Hani, boğazına kadar suya daldığında, ne kadar derin nefes alırsan al, ciğerlerine dolan oksijenin yetersiz olduğu algısı uyanır ya beyninde?.. Hani, karmakarışık düşünün son sahnesinde panikleyip çığlık atarsın da sesin çıkmaz ya?.. Hani, dipsiz kuyulara düşersin de her an korkuların büyür, umutların umutsuzluğa doğru yolaldığı gerçeğini duyumsarsın ya her hücrende?.. Hani, jilet gibi ayazın kıl kestiği gecede, bilmediğin bir yerde bir türlü gelmeyen sabahı, doğmayan güneşi beklersin ya hani?.. Hani, çok şey söylemeye hazırmışsın duygusuyla dolu hissederken, konuşmaya başlamaya karar verdiğinde tüm sözcükler uçuşup kayboluverir ya hafızandan?.. Hani, kör kurşunlara kafa tutarken, bir mini minnacık diken acısıyla buruşur ya suratın?.. Hani, olanca romantikliğinle üst perdeden asılmıken bir türkü, birden bire gıcık olup tıkanırsın ya hani?.. Hani, oturmuşsun parkta, bir bankta ilkbaharın olanca aşifte havasına kapılıp tellendirmişken keyif sigaranı; uçan bir kuşun kerameti(!) düşer ya iki kaşın arasından burnunun üzerine sızarak?.. Hani, açlığın olanca baskısıyla bir lokanta bahçesinde ısmarladığın yemeğin ilk lokmasında bir sinek düşer ya tabağına hani?.. Hani...?..
*
Hani... ?.. Hani, suda tirit tek den şehriye gibi dolaşırsın ya ortalıklarda?.. İşte, öyle bir ruh halindeyim kısaca Dostum... Ne umutsuzluk çukurunda debelenir duygularım, ne umut deryasında kulaç atar anlayacağın. Boşa akan bir çeşme kurnası gibiyim... Nehir akıntısında yolalan bir tomruk gibi örneğin... "Körün, kavgada taştan sakınmaya çabalaması..." mı demeliyim yoksa?.. Anla işte... Bir el de sen at, bu tanımsız durumumu anlamama ne olur?.. Ne olur gülme... Üzülme de...
*
Muhasebesindeyim şimdi; mazimin her kalemini, didiklemem ondandır... Anlamsız kahkahalarımın arasında, suratımı düşürüp dalmam ondan... Ondandır; derin nefes verişimdeki yorgunluğum... Durgunluğum... Vurgun yemiş bir dalgıçtan farksızlığım ondandır...
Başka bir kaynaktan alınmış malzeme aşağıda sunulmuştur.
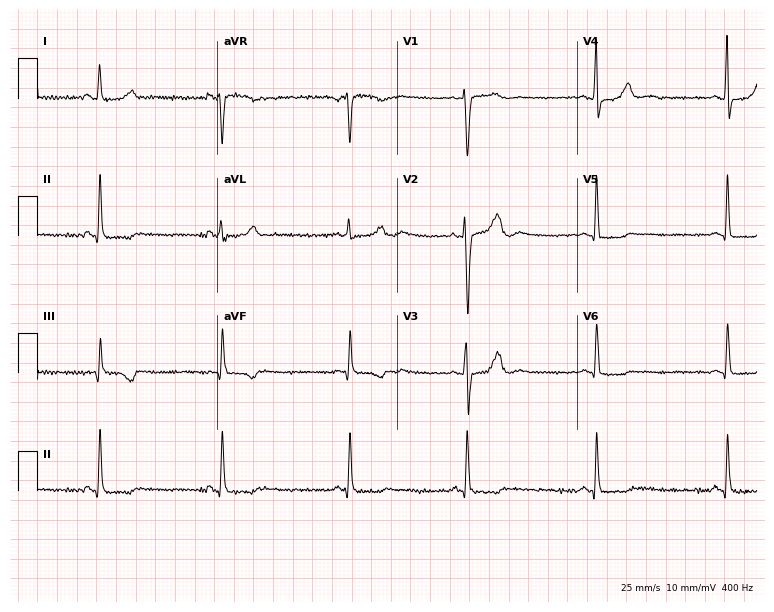
12-lead ECG from a woman, 47 years old (7.3-second recording at 400 Hz). No first-degree AV block, right bundle branch block, left bundle branch block, sinus bradycardia, atrial fibrillation or sinus tachycardia recorded for this tracing.

* Kaslarım gergin, dişlerim kenetli ve anlamsız ya bakışlarım hani?.. Bir buğday danesindeki enerji, bir ayçiçeği çekirdeğindeki azim ve bir kardelen çiçeğindeki dirençle karşındayım şimdi... Şimdi, senin duruşunla var olacağım, sözünle ateşlenecek yüreğim... Kınında huzursuz bir kama; suskunluğum... Aldırma sen... Ruh halim şu ki; yediverengül gibi çiçek açarım, tek gülümsemende... Yeter ki; sen, tüm karamsarlıklara, tüm karanlıklara karşı eğilme... Gerisi, hikaye...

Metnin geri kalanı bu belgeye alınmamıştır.